The concentration of purified protein was determined by measuring absorbance at 280 nm, using mass extinction coefficients calculated based on amino acid sequences, as described by Pace et al. (1995) (Protein Science 4, 2411-23). Protein purity and molecular weight were analyzed by CE-SDS using a LabChip GXII (Perkin Elmer) in the presence and absence of a reducing agent (Table 1). Aggregate content was determined by HPLC at 25 °C using an analytical size exclusion column (TSKgel G3000 SW XL or UP-SW3000) equilibrated in running buffers (25 mM _K₂HPO₄ , 125 mM NaCl, 200 mM L-arginine hydrochloride (pH 6.7) or 200 mM _KH₂PO₄ , 250 _mM KCl (pH 6.2)) ₍ Table 2).

Table 1. CE-SDS analysis of TYRP1 TCB (non-reducing form).

molecular Peak number Size [kDa] purity[%] <![CDATA[TYRP1 TCB CD3_opt]]> 1 221 100 <![CDATA[TYRP1 TCB CD3_orig]]> 1 206 100

Table 2. Summary of the generation and purification of TYRP1 TCB.

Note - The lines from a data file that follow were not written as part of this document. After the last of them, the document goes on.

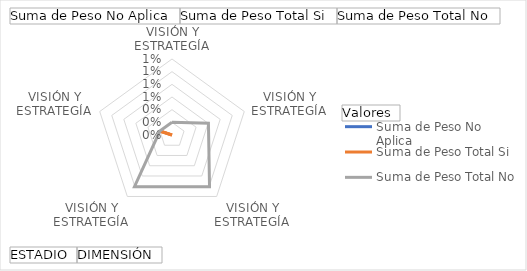
| Category | Suma de Peso No Aplica | Suma de Peso Total Si | Suma de Peso Total No |
|---|---|---|---|
| 0 | 0 | 0 | 0.002 |
| 1 | 0 | 0 | 0.006 |
| 2 | 0 | 0 | 0.01 |
| 3 | 0 | 0 | 0.01 |
| 4 | 0 | 0.002 | 0.002 |
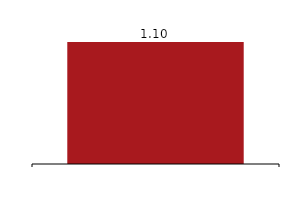
| Category | Earnings per share |
|---|---|
|  | 1.1 |

Example 5 - Binding of T-cell bispecific antibodies containing optimized CD3 binding agents to CD3 and TYRP1

Combining with recombinant CD3

The binding of TYRP1 TCB to recombinant CD3 was evaluated using SPR, with TCBs containing either an optimized CD3 binding sequence (TYRP1 TCB CD3 _opt ) or the original CD3 binding sequence (TYRP1 TCB CD3 _orig ).

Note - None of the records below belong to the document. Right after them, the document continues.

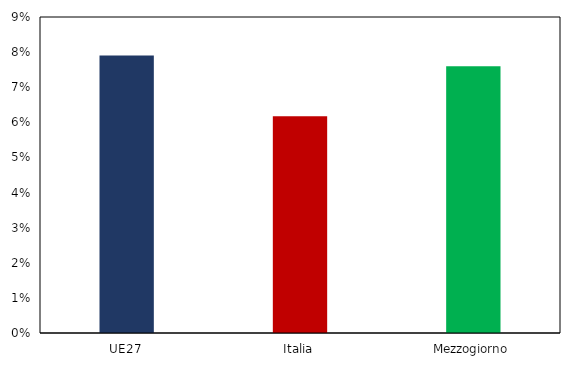
| Category | Series 0 |
|---|---|
| UE27 | 0.079 |
| Italia | 0.062 |
| Mezzogiorno | 0.076 |
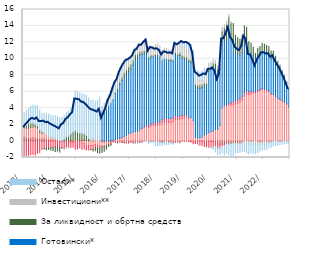
| Category | По трансакционим рачунима | Стамбени | Потрошачки | Готовински* | За ликвидност и обртна средства** | Инвестициони** | Остали* |
|---|---|---|---|---|---|---|---|
| 2013-01-01 | 0.492 | 1.111 | -1.776 | 0 | 0.228 | -0.026 | 1.61 |
| 2013-02-01 | 0.439 | 1.127 | -1.758 | 0 | 0.325 | 0.055 | 1.802 |
| 2013-03-01 | 0.384 | 1.163 | -1.741 | 0 | 0.545 | 0.165 | 1.739 |
| 2013-04-01 | 0.352 | 1.289 | -1.665 | 0 | 0.493 | 0.147 | 1.999 |
| 2013-05-01 | 0.415 | 1.308 | -1.636 | 0 | 0.394 | 0.108 | 2.173 |
| 2013-06-01 | 0.343 | 1.366 | -1.699 | 0 | 0.33 | 0.062 | 2.234 |
| 2013-07-01 | 0.366 | 1.236 | -1.48 | 0 | 0.258 | 0.044 | 2.377 |
| 2013-08-01 | 0.269 | 0.793 | -1.401 | 0 | 0.249 | 0.096 | 2.37 |
| 2013-09-01 | 0.275 | 0.649 | -1.02 | 0 | 0.155 | 0.104 | 2.206 |
| 2013-10-01 | 0.288 | 0.658 | -0.915 | 0 | -0.041 | 0.071 | 2.362 |
| 2013-11-01 | 0.228 | 0.543 | -0.865 | 0 | -0.219 | 0.056 | 2.504 |
| 2013-12-01 | 0.173 | 0.348 | -0.812 | 0 | -0.202 | 0.099 | 2.679 |
| 2014-01-01 | 0.157 | 0.254 | -0.797 | 0 | -0.28 | 0.097 | 2.635 |
| 2014-02-01 | 0.046 | 0.245 | -0.762 | 0 | -0.373 | 0.085 | 2.693 |
| 2014-03-01 | 0.09 | 0.216 | -0.715 | 0 | -0.554 | 0.005 | 2.756 |
| 2014-04-01 | 0.083 | 0.103 | -0.741 | 0 | -0.539 | -0.021 | 2.769 |
| 2014-05-01 | -0.101 | 0.074 | -0.749 | 0 | -0.489 | -0.025 | 2.775 |
| 2014-06-01 | 0.019 | -0.042 | -0.742 | 0 | -0.097 | -0.013 | 2.845 |
| 2014-07-01 | -0.097 | -0.133 | -0.742 | 0 | 0.233 | -0.038 | 2.909 |
| 2014-08-01 | -0.096 | 0.125 | -0.721 | 0 | 0.406 | -0.038 | 2.94 |
| 2014-09-01 | -0.079 | 0.01 | -0.703 | 0 | 0.582 | -0.06 | 3.072 |
| 2014-10-01 | -0.145 | 0.049 | -0.645 | 0 | 0.801 | -0.027 | 3.138 |
| 2014-11-01 | -0.136 | 0.135 | -0.613 | 0 | 0.927 | 0.032 | 3.103 |
| 2014-12-01 | -0.093 | 0.165 | -0.899 | 0 | 1.027 | 0.018 | 4.9 |
| 2015-01-01 | -0.101 | 0.127 | -0.85 | 0 | 0.953 | 0.027 | 4.917 |
| 2015-02-01 | 0.048 | 0.049 | -0.809 | 0 | 0.87 | 0.009 | 4.873 |
| 2015-03-01 | 0.077 | -0.228 | -0.764 | 0 | 0.805 | 0.041 | 4.823 |
| 2015-04-01 | 0.094 | -0.3 | -0.676 | 0 | 0.722 | 0.107 | 4.729 |
| 2015-05-01 | 0.036 | -0.497 | -0.601 | 0 | 0.653 | 0.15 | 4.713 |
| 2015-06-01 | 0.047 | -0.529 | -0.544 | 0 | 0.27 | 0.209 | 4.71 |
| 2015-07-01 | 0.01 | -0.526 | -0.494 | 0 | -0.027 | 0.249 | 4.661 |
| 2015-08-01 | 0.058 | -0.546 | -0.455 | 0 | -0.197 | 0.245 | 4.67 |
| 2015-09-01 | -0.026 | -0.398 | -0.4 | 0 | -0.348 | 0.31 | 4.533 |
| 2015-10-01 | -0.033 | -0.489 | -0.371 | 0 | -0.523 | 0.396 | 4.552 |
| 2015-11-01 | 0.007 | -0.534 | -0.343 | 0 | -0.612 | 0.475 | 4.866 |
| 2015-12-01 | -0.087 | -0.586 | -0.019 | 3.553 | -0.71 | 0.612 | 0.012 |
| 2016-01-01 | -0.124 | -0.493 | -0.015 | 3.681 | -0.603 | 0.661 | 0.247 |
| 2016-02-01 | -0.042 | -0.508 | 0.006 | 3.928 | -0.452 | 0.725 | 0.36 |
| 2016-03-01 | -0.149 | -0.229 | 0.045 | 4.286 | -0.298 | 0.871 | 0.42 |
| 2016-04-01 | -0.285 | -0.1 | 0.053 | 4.618 | -0.122 | 0.89 | 0.421 |
| 2016-05-01 | -0.106 | 0.028 | 0.062 | 4.946 | 0.026 | 0.927 | 0.414 |
| 2016-06-01 | -0.172 | 0.16 | 0.059 | 5.547 | 0.131 | 0.935 | 0.426 |
| 2016-07-01 | -0.251 | 0.241 | 0.034 | 5.91 | 0.23 | 0.921 | 0.395 |
| 2016-08-01 | -0.151 | 0.345 | 0.008 | 6.5 | 0.297 | 0.931 | 0.417 |
| 2016-09-01 | -0.175 | 0.406 | -0.015 | 6.972 | 0.338 | 1.003 | 0.388 |
| 2016-10-01 | -0.173 | 0.538 | -0.05 | 7.327 | 0.384 | 0.98 | 0.406 |
| 2016-11-01 | -0.171 | 0.696 | -0.06 | 7.474 | 0.486 | 0.944 | 0.426 |
| 2016-12-01 | -0.197 | 0.873 | -0.04 | 7.552 | 0.582 | 0.863 | 0.252 |
| 2017-01-01 | -0.104 | 0.959 | -0.02 | 7.784 | 0.581 | 0.848 | 0.045 |
| 2017-02-01 | -0.204 | 1.081 | -0.026 | 8.139 | 0.571 | 0.839 | -0.036 |
| 2017-03-01 | -0.204 | 1.159 | -0.038 | 8.749 | 0.574 | 0.871 | -0.092 |
| 2017-04-01 | -0.15 | 1.157 | -0.034 | 8.89 | 0.496 | 0.901 | -0.106 |
| 2017-05-01 | -0.136 | 1.349 | -0.007 | 9.092 | 0.39 | 0.953 | 0.027 |
| 2017-06-01 | -0.147 | 1.539 | 0.027 | 8.949 | 0.32 | 1.052 | -0.078 |
| 2017-07-01 | -0.013 | 1.668 | 0.095 | 8.902 | 0.277 | 1.122 | -0.053 |
| 2017-08-01 | -0.025 | 1.767 | 0.186 | 8.894 | 0.31 | 1.206 | -0.055 |
| 2017-09-01 | -0.094 | 1.647 | 0.143 | 8.192 | 0.201 | 1.092 | -0.235 |
| 2017-10-01 | -0.014 | 1.85 | 0.235 | 8.093 | 0.233 | 1.132 | -0.151 |
| 2017-11-01 | -0.023 | 1.939 | 0.299 | 8.08 | 0.04 | 1.128 | -0.15 |
| 2017-12-01 | -0.055 | 1.895 | 0.307 | 8.215 | 0.084 | 1.227 | -0.507 |
| 2018-01-01 | -0.08 | 1.954 | 0.323 | 8.187 | 0.077 | 1.244 | -0.481 |
| 2018-02-01 | -0.112 | 2.022 | 0.364 | 7.858 | 0.041 | 1.267 | -0.424 |
| 2018-03-01 | -0.109 | 2.181 | 0.41 | 7.241 | -0.039 | 1.218 | -0.434 |
| 2018-04-01 | -0.08 | 2.337 | 0.457 | 7.237 | -0.009 | 1.25 | -0.36 |
| 2018-05-01 | -0.114 | 2.292 | 0.485 | 7.16 | 0.07 | 1.248 | -0.331 |
| 2018-06-01 | -0.164 | 2.242 | 0.499 | 7.054 | 0.135 | 1.17 | -0.265 |
| 2018-07-01 | -0.143 | 2.256 | 0.489 | 7.02 | 0.116 | 1.173 | -0.183 |
| 2018-08-01 | -0.223 | 2.357 | 0.468 | 6.916 | 0.085 | 1.152 | -0.143 |
| 2018-09-01 | -0.139 | 2.658 | 0.492 | 7.41 | 0.196 | 1.199 | 0.065 |
| 2018-10-01 | -0.124 | 2.593 | 0.436 | 7.379 | 0.15 | 1.167 | 0.099 |
| 2018-11-01 | -0.204 | 2.68 | 0.38 | 7.342 | 0.298 | 1.219 | 0.158 |
| 2018-12-01 | -0.005 | 2.736 | 0.362 | 7.027 | 0.25 | 1.199 | 0.551 |
| 2019-01-01 | -0.044 | 2.807 | 0.339 | 6.833 | 0.26 | 1.161 | 0.586 |
| 2019-02-01 | -0.024 | 2.911 | 0.28 | 6.76 | 0.267 | 1.154 | 0.65 |
| 2019-03-01 | -0.041 | 2.81 | -0.018 | 6.848 | 0.276 | 1.125 | 0.899 |
| 2019-04-01 | -0.041 | 2.851 | -0.072 | 6.67 | 0.344 | 0.939 | 0.934 |
| 2019-05-01 | -0.1 | 2.468 | -0.228 | 6.479 | 0.327 | 0.833 | 0.908 |
| 2019-06-01 | -0.031 | 0.418 | -0.277 | 6.176 | 0.319 | 0.797 | 0.985 |
| 2019-07-01 | -0.025 | 0.329 | -0.339 | 6.12 | 0.361 | 0.703 | 1.051 |
| 2019-08-01 | -0.025 | 0.403 | -0.498 | 5.998 | 0.374 | 0.626 | 1.011 |
| 2019-09-01 | 0.002 | 0.505 | -0.508 | 6.006 | 0.326 | 0.599 | 1.06 |
| 2019-10-01 | -0.05 | 0.732 | -0.599 | 5.959 | 0.37 | 0.626 | 1.125 |
| 2019-11-01 | 0.007 | 0.833 | -0.705 | 5.97 | 0.215 | 0.673 | 1.082 |
| 2019-12-01 | -0.045 | 1.054 | -0.703 | 7.412 | 0.299 | 0.593 | 0.108 |
| 2020-01-31 | -0.066 | 1.137 | -0.68 | 7.552 | 0.352 | 0.533 | -0.107 |
| 2020-02-29 | -0.05 | 1.19 | -0.645 | 7.832 | 0.424 | 0.471 | -0.342 |
| 2020-03-31 | -0.142 | 1.412 | -0.468 | 7.55 | 0.49 | 0.355 | -0.69 |
| 2020-04-30 | -0.389 | 1.394 | -0.481 | 6.938 | 0.422 | 0.421 | -0.803 |
| 2020-05-31 | -0.495 | 1.906 | -0.315 | 6.799 | 0.629 | 0.444 | -0.833 |
| 2020-06-30 | -0.37 | 4.031 | -0.214 | 8.026 | 1.3 | 0.469 | -0.818 |
| 2020-07-31 | -0.414 | 4.316 | -0.138 | 7.868 | 1.575 | 0.386 | -1.15 |
| 2020-08-31 | -0.351 | 4.33 | 0.051 | 8.037 | 1.786 | 0.363 | -1.144 |
| 2020-09-30 | -0.365 | 4.448 | 0.173 | 8.326 | 2.142 | 0.325 | -1.281 |
| 2020-10-31 | -0.294 | 4.368 | 0.267 | 7.647 | 2.039 | 0.188 | -1.635 |
| 2020-11-30 | -0.236 | 4.392 | 0.386 | 7.401 | 2.127 | -0.011 | -1.82 |
| 2020-12-31 | -0.302 | 4.507 | 0.414 | 5.891 | 2.034 | -0.043 | -1.082 |
| 2021-01-31 | -0.282 | 4.635 | 0.397 | 5.556 | 1.97 | -0.052 | -1.049 |
| 2021-02-28 | -0.276 | 4.761 | 0.394 | 5.304 | 1.925 | -0.108 | -0.997 |
| 2021-03-31 | -0.145 | 5.005 | 0.432 | 5.347 | 2.033 | -0.133 | -1.003 |
| 2021-04-30 | 0.02 | 5.429 | 0.452 | 5.88 | 2.211 | -0.185 | -1.049 |
| 2021-05-31 | 0.142 | 5.576 | 0.389 | 5.716 | 2.006 | -0.317 | -1.137 |
| 2021-06-30 | 0.036 | 5.628 | 0.3 | 4.693 | 1.452 | -0.375 | -1.203 |
| 2021-07-31 | 0.04 | 5.703 | 0.271 | 4.689 | 1.181 | -0.351 | -1.075 |
| 2021-08-31 | 0.059 | 5.81 | 0.205 | 4.34 | 0.98 | -0.415 | -1.12 |
| 2021-09-30 | 0 | 5.853 | 0.128 | 3.917 | 0.762 | -0.412 | -1.106 |
| 2021-10-31 | -0.107 | 6.042 | 0.11 | 4.261 | 0.87 | -0.332 | -0.987 |
| 2021-11-30 | -0.109 | 6.166 | 0.093 | 4.251 | 0.994 | -0.266 | -0.839 |
| 2021-12-31 | -0.087 | 6.322 | 0.08 | 4.403 | 1.047 | -0.273 | -0.742 |
| 2022-01-31 | -0.066 | 6.231 | 0.084 | 4.443 | 1.001 | -0.255 | -0.693 |
| 2022-02-28 | -0.124 | 6.188 | 0.071 | 4.378 | 0.993 | -0.225 | -0.687 |
| 2022-03-31 | -0.083 | 6.019 | 0.055 | 4.389 | 1.023 | -0.188 | -0.585 |
| 2022-04-30 | -0.061 | 5.737 | 0.032 | 4.238 | 0.934 | -0.139 | -0.549 |
| 2022-05-31 | 0.017 | 5.644 | 0.02 | 4.3 | 0.95 | -0.069 | -0.489 |
| 2022-06-30 | 0.008 | 5.383 | 0.015 | 4.074 | 0.832 | -0.056 | -0.481 |
| 2022-07-31 | -0.011 | 5.185 | 0.011 | 3.782 | 0.741 | 0.009 | -0.429 |
| 2022-08-31 | -0.029 | 5.065 | 0.012 | 3.513 | 0.637 | 0.065 | -0.393 |
| 2022-09-30 | -0.009 | 4.898 | 0.018 | 3.181 | 0.488 | 0.078 | -0.369 |
| 2022-10-31 | 0.065 | 4.653 | 0.028 | 2.867 | 0.387 | 0.039 | -0.323 |
| 2022-11-30 | 0.074 | 4.406 | 0.043 | 2.439 | 0.259 | 0.049 | -0.305 |
| 2022-12-31 | 0.034 | 4.091 | 0.046 | 2.1 | 0.164 | 0.136 | -0.311 |

The SPR experiment was performed using a Biacore T200, which used HBS-EP as the run buffer (0.01M MEPES pH 7.4, 0.15M NaCl, 0.05% (v/v) surfactant P20 (GE Healthcare)).

TYRP1 TCB was captured onto the surface of a CM5 sensor chip containing an immobilized antibody that specifically binds to human _IgG1 Fc (PGLALA) (see WO 2017/072210, which is incorporated herein by reference). The capture antibody was conjugated to the sensor chip surface by directly immobilizing approximately 8700 resonance units (RUs) at pH 5.0 using a standard amine conjugation kit (GE Healthcare). TCB molecules were captured for 30 s at a flow rate of 10 μL/min at 5 nM.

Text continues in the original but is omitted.